# Pre-processing for cfDNA fragment center counts
- Aggregate counts into 2000 bp intervals
- z-score normalization
- Smoothing with Whittaker smoothing followed by Guassian filtering

## Import required libraries

In [None]:
import os
import pandas as pd
import numpy as np
from whittaker_eilers import WhittakerSmoother
import scipy.ndimage
from scipy.stats import zscore

## Smoothing function (Whittaker and Gaussian smooting)

In [None]:
def smooth_fragment_centers(fragment_center_array, lmbda=1000, sigma=30):
    """Applies Whittaker smoothing followed by Gaussian smoothing."""
    whittaker_smoother = WhittakerSmoother(
        lmbda=lmbda, order=2, data_length=len(fragment_center_array))
    smoothed_fragment_centers = np.array(whittaker_smoother.smooth(fragment_center_array))
    return scipy.ndimage.gaussian_filter1d(smoothed_fragment_centers, sigma)

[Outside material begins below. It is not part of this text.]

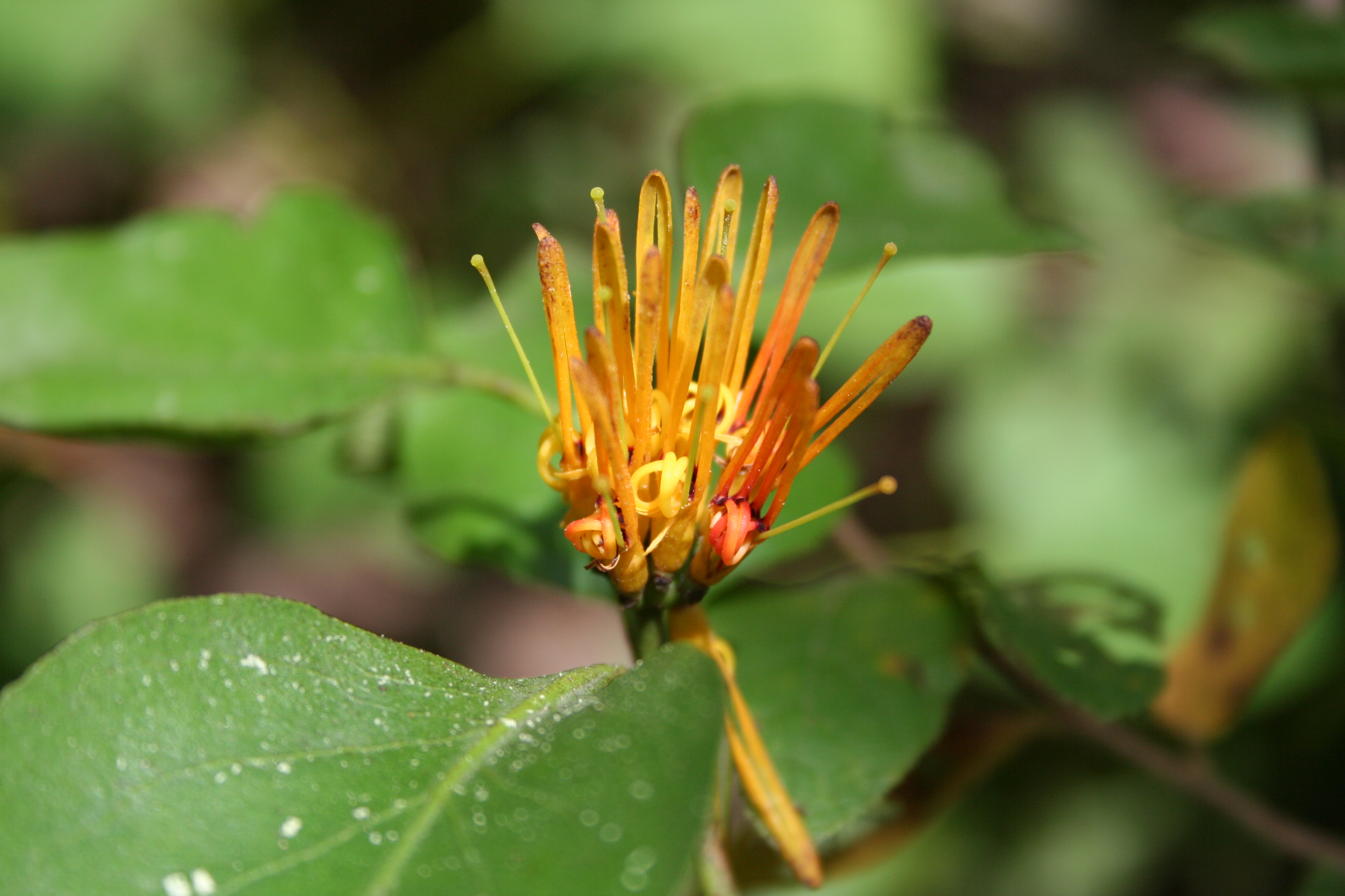 Englerina lecardii, near Samandeni, SW Burkina Faso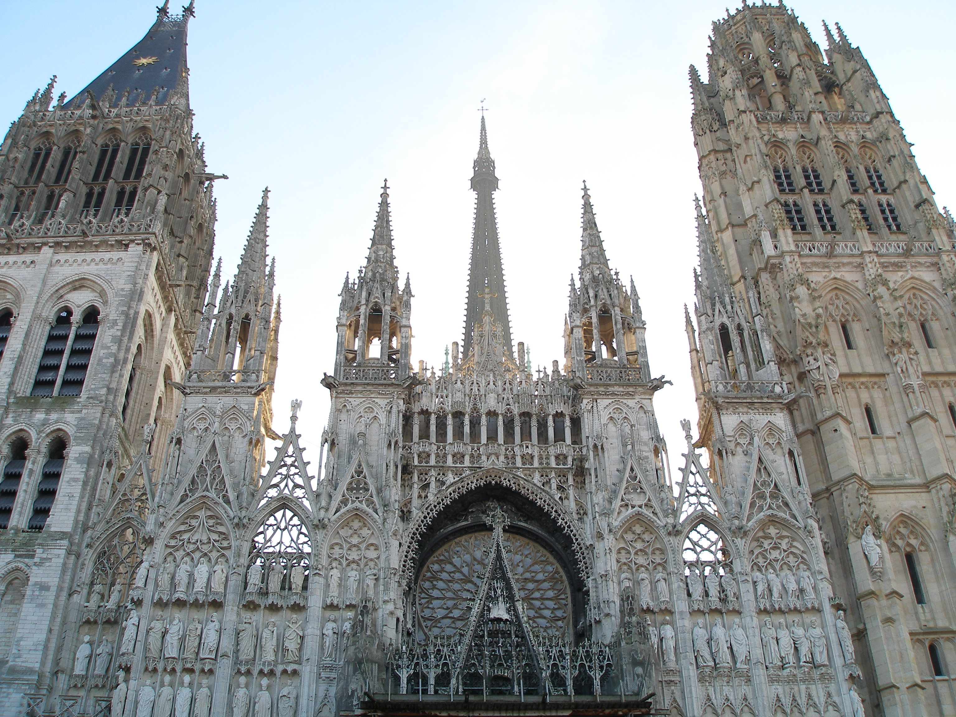 Facade ouest de la Cathédrale de Rouen au matin.

## Function to load, normalize, smooth and save cfDNA fragment center counts

In [None]:
def process_sample(sample_path):
    """Processes a single sample by loading, normalizing, and smoothing fragment counts."""
    matrix_file = os.path.join(sample_path, 'mapped_counts', f"{os.path.basename(sample_path)}_all_counts.bed")
    if not os.path.exists(matrix_file):
        print(f"Missing file: {matrix_file}, skipping...")
        return
    
    # Load and format cfDNA raw fragment counts
    df_matrix = pd.read_csv(matrix_file, sep="\t", header=None, names=['chrom', 'start', 'end', 'count'])
    counts = df_matrix['count'].values
    
    # Define interval size and reshape counts
    interval_size = 2000
    reshaped_counts = counts.reshape(-1, interval_size)
    df_counts_split = pd.DataFrame(reshaped_counts)
    
    # Extract start and end positions for each interval
    regions = df_matrix.iloc[::interval_size, :3].reset_index(drop=True)
    regions['end'] = regions['start'] + interval_size
    
    # Ensure regions match row count
    if len(regions) != df_counts_split.shape[0]:
        raise ValueError(f"Mismatch in reshaped data and BED regions for {sample_path}")
    
    # Assign region indices
    df_counts_split.index = regions.apply(lambda row: f"{row['chrom']}:{row['start']}-{row['end']}", axis=1)
    
    # Z-score normalization
    df_zscore_rows = df_counts_split.apply(zscore, axis=1).fillna(0)
    
    # Apply smoothing
    df_smoothed = df_zscore_rows.apply(lambda row: smooth_fragment_centers(row.values), axis=1)
    df_smoothed = pd.DataFrame(df_smoothed.tolist(), columns=df_zscore_rows.columns, index=df_zscore_rows.index)
    
    # Save as pickle
    output_file = os.path.join(sample_path, f"{os.path.basename(sample_path)}_smoothed.pkl")
    df_smoothed.to_pickle(output_file)
    print(f"Processed and saved: {output_file}")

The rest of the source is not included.